EXERCISE DESCRIPTION:
Copy word for word the lines of the records below, beginning at the one with "Orgel von Friedrich" and finishing at the one with "Église Saints Pierre et Paul de Sermoyer.", ends included, but none of the pictures.

INPUT DATA:
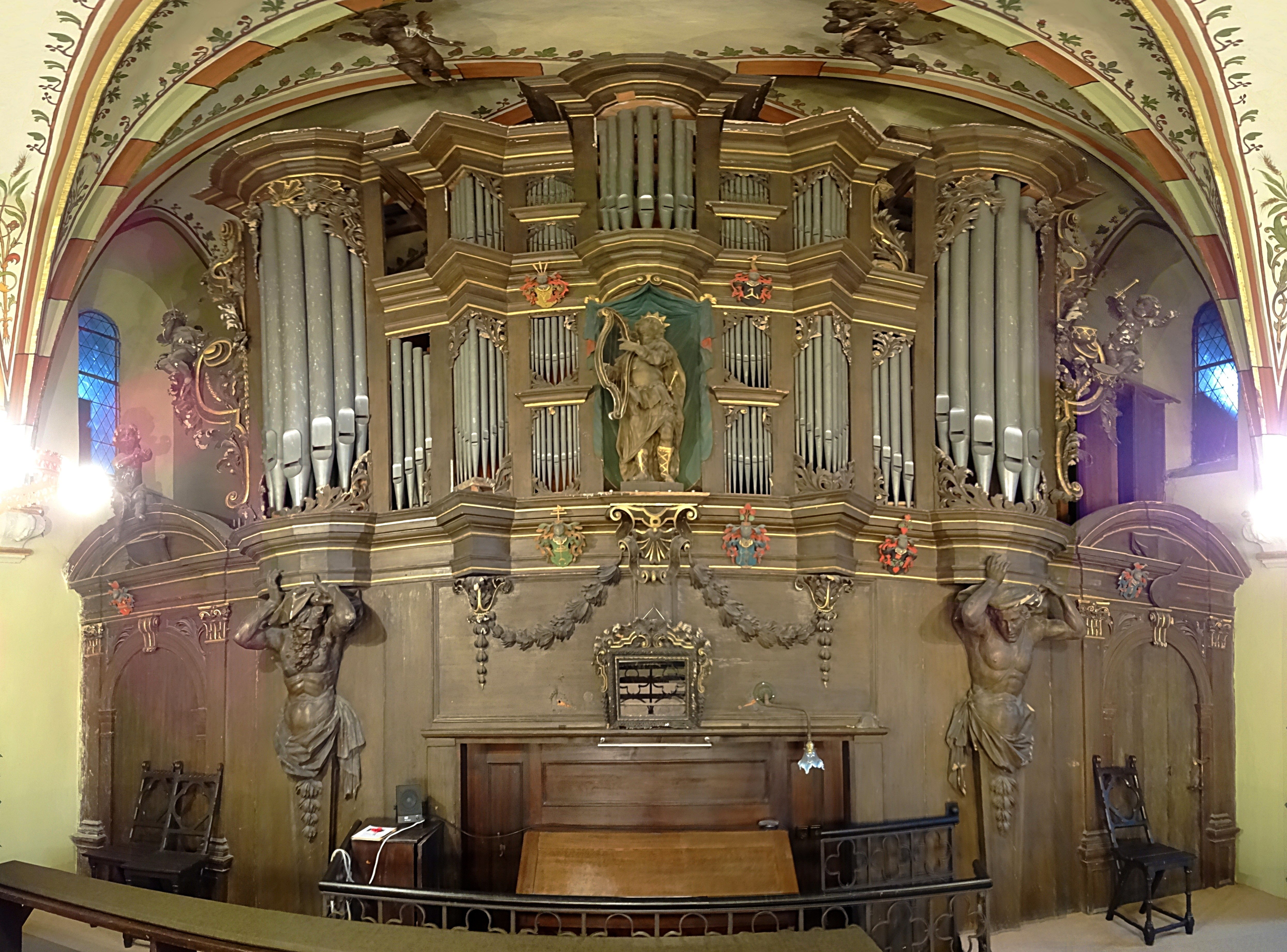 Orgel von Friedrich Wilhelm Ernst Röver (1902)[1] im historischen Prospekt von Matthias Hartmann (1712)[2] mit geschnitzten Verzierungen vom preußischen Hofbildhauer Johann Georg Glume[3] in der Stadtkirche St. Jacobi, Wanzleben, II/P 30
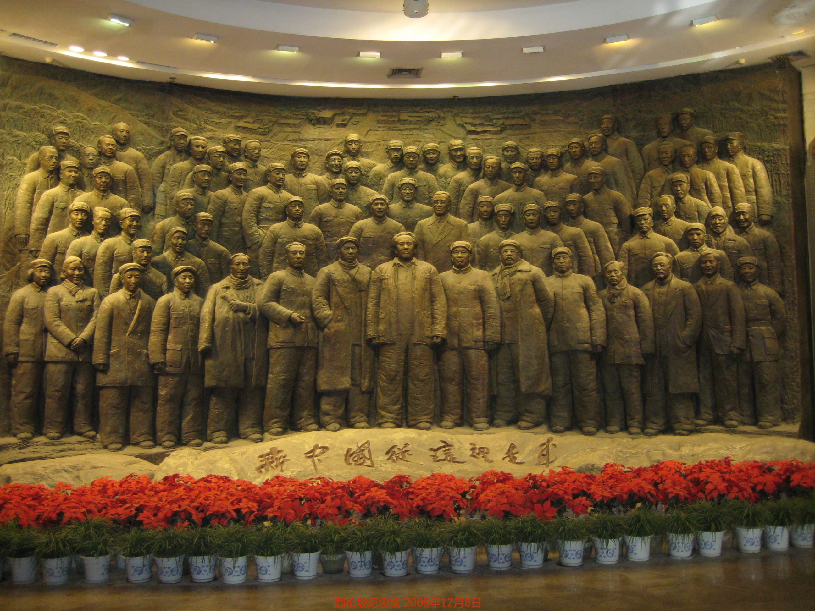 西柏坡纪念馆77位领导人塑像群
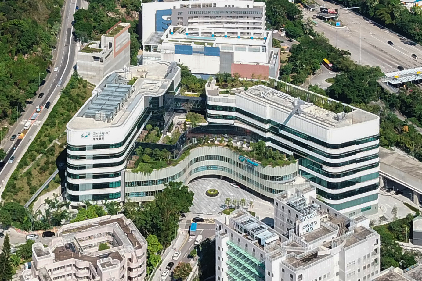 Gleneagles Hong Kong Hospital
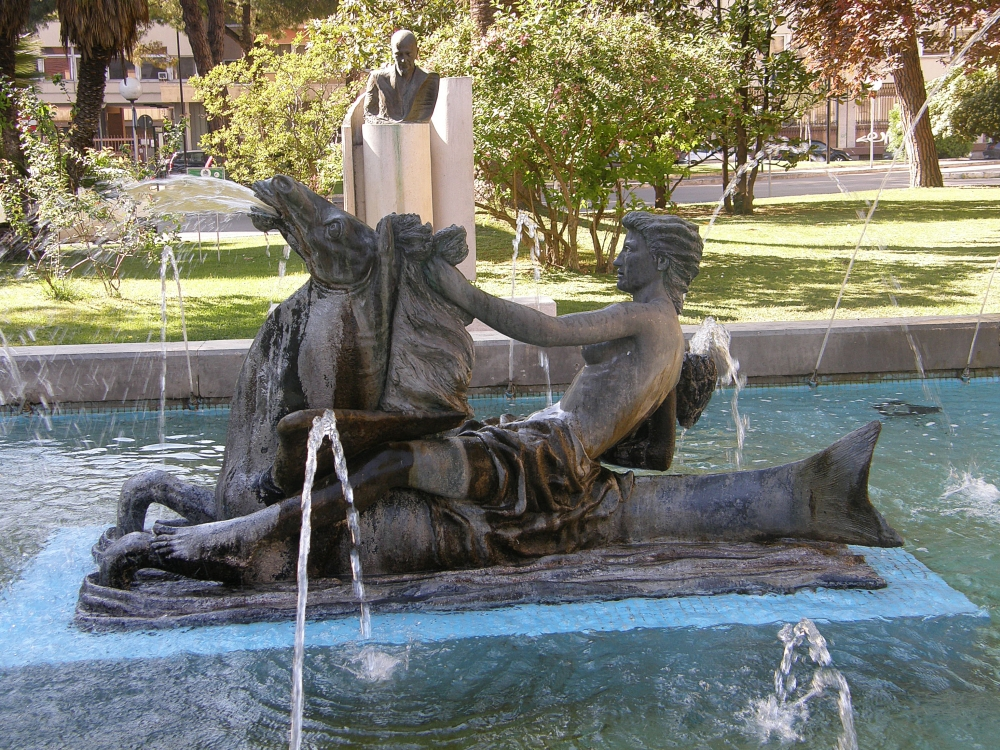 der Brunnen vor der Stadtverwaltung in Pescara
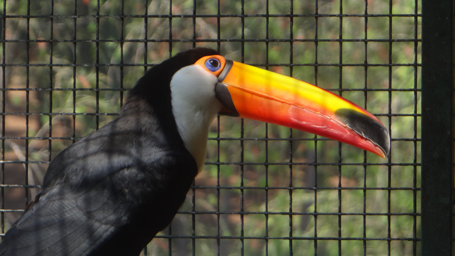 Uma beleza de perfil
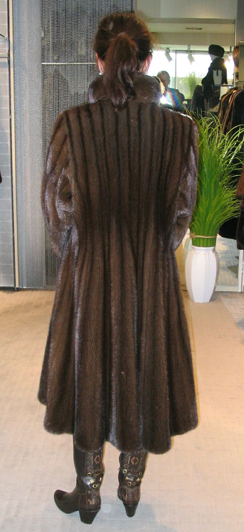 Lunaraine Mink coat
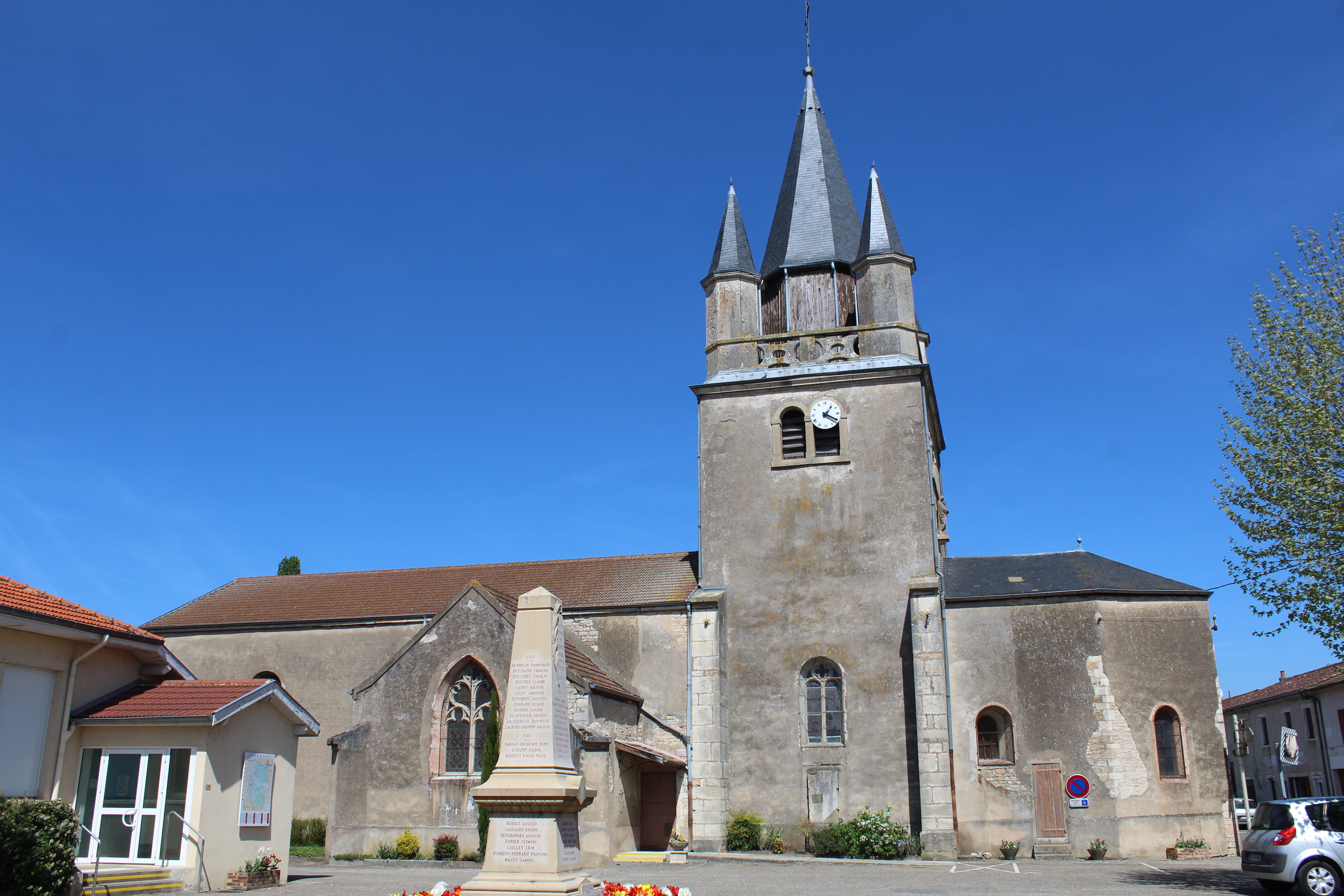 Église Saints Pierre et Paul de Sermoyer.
...
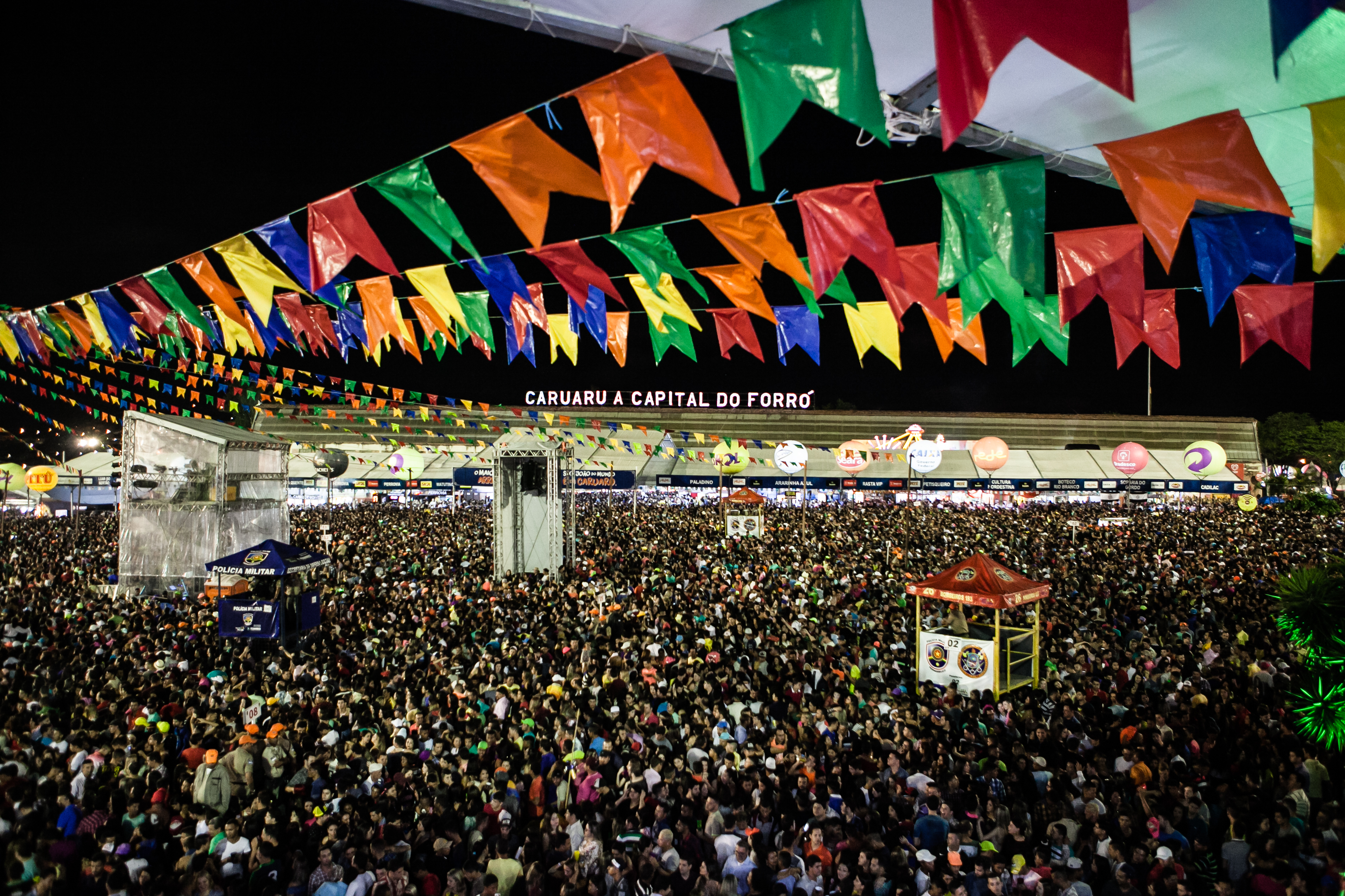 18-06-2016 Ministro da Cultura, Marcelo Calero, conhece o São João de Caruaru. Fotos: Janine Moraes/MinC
* * *
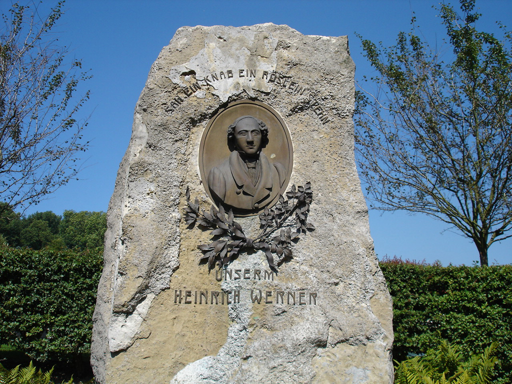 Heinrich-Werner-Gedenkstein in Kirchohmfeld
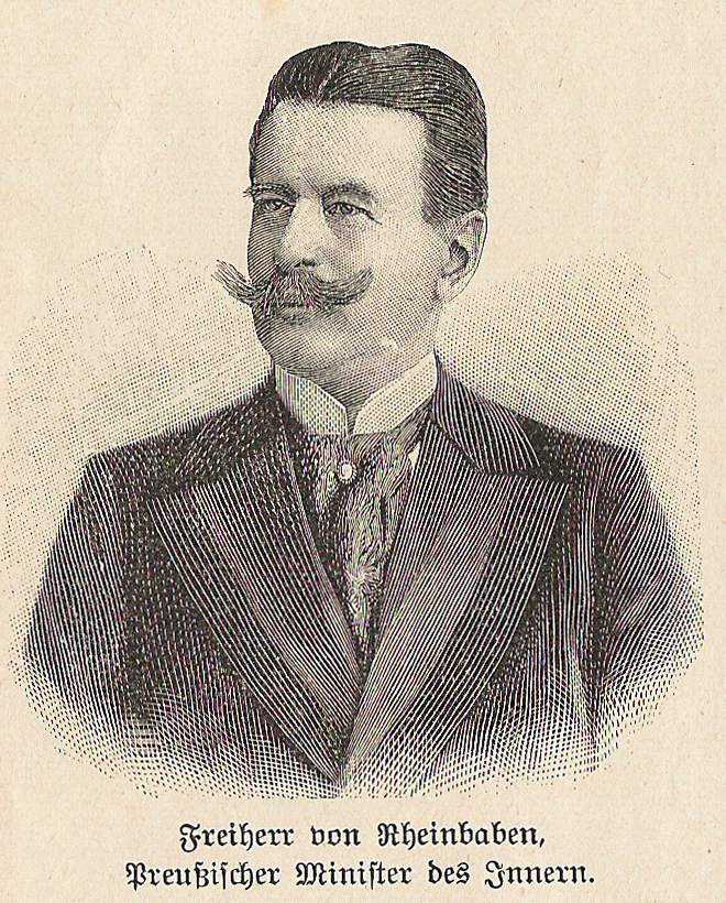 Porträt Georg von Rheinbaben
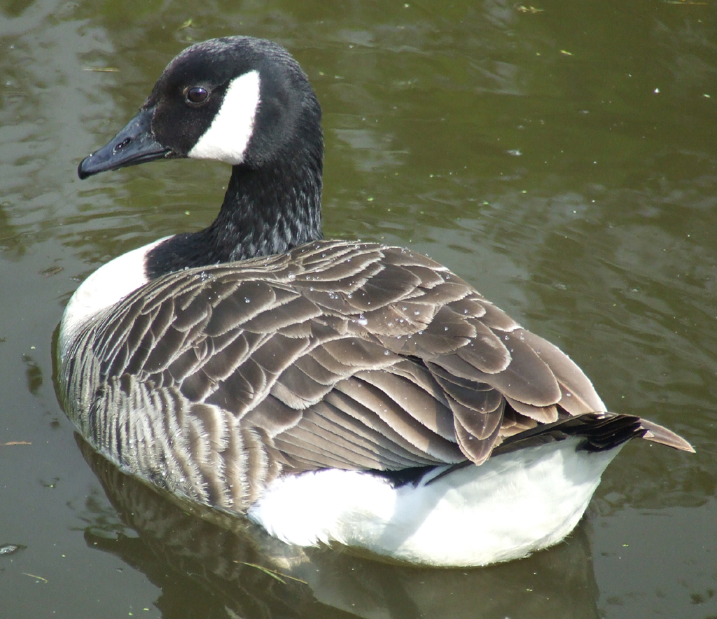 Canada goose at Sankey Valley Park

ANSWER AREA:
 Orgel von Friedrich Wilhelm Ernst Röver (1902)[1] im historischen Prospekt von Matthias Hartmann (1712)[2] mit geschnitzten Verzierungen vom preußischen Hofbildhauer Johann Georg Glume[3] in der Stadtkirche St. Jacobi, Wanzleben, II/P 30
 西柏坡纪念馆77位领导人塑像群
 Gleneagles Hong Kong Hospital
 der Brunnen vor der Stadtverwaltung in Pescara
 Uma beleza de perfil
 Lunaraine Mink coat
 Église Saints Pierre et Paul de Sermoyer.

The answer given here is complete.